FRESH SLABS OF MEAT: Hunky Victims (3)

Victim: Tommy Ross

Film: Carrie

Hunk Factor: Beautiful blue eyes, killer smile, mop of gorgeous blond-Roger-Daltry-style hair, earnest, honest, good hearted, perfect boyfriend material.

Dispatched by: Hard edge of a steel bucket that falls onto his head.

Played by: William Katt


DAVID DECOTEAU : Bad Movies, Hot Guys

Fans of horror films are often treated to scenes of nubile young maidens in trouble. In fact, it's become a staple of the genre. From sweeping Gothic tales with creatures carrying unconscious women in nightgowns through the misty moors, to oversexed college co-eds running naked from a machete welding maniac, pretty young things in trouble is the norm.

Of course, if you are a gay man (or even a straight woman), it might get to the point where you sort of wished you could see a doe eyed young man looking all spooked as he is trying to get away from the villain. Or how about a film that features a mostly male cast thrown into the formulaic world of a slasher film?

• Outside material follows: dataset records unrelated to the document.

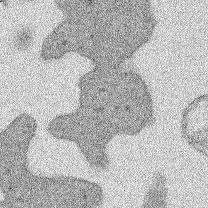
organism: Human
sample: HeLa cells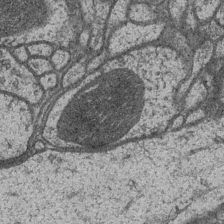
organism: Drosophila
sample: Optic medulla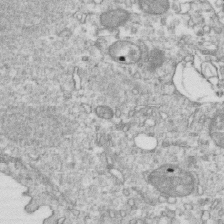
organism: Mouse
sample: Activated OT-1 CD8+ T cells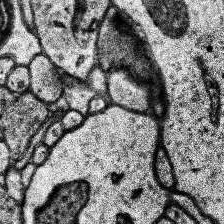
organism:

Wouldn't that be a treat?

Apparently, director, David DeCoteau knows what you want.

DeCoteau, who cut his teeth as director of some pretty dreadful horror films in the 80's ( Sorority Babes in the Slimeball Bowl-O-Rama, anyone), is now the prominent (if not only) creator of such gay-centric horror epics like The Ring of Darkness, The Brotherhood, Wolves of Wall Street, and the one that started it all, Voodoo Academy.

Usually, these films star a bevy of pretty boys, one token hot chick, and sometimes a D-List actress to give them some added camp value.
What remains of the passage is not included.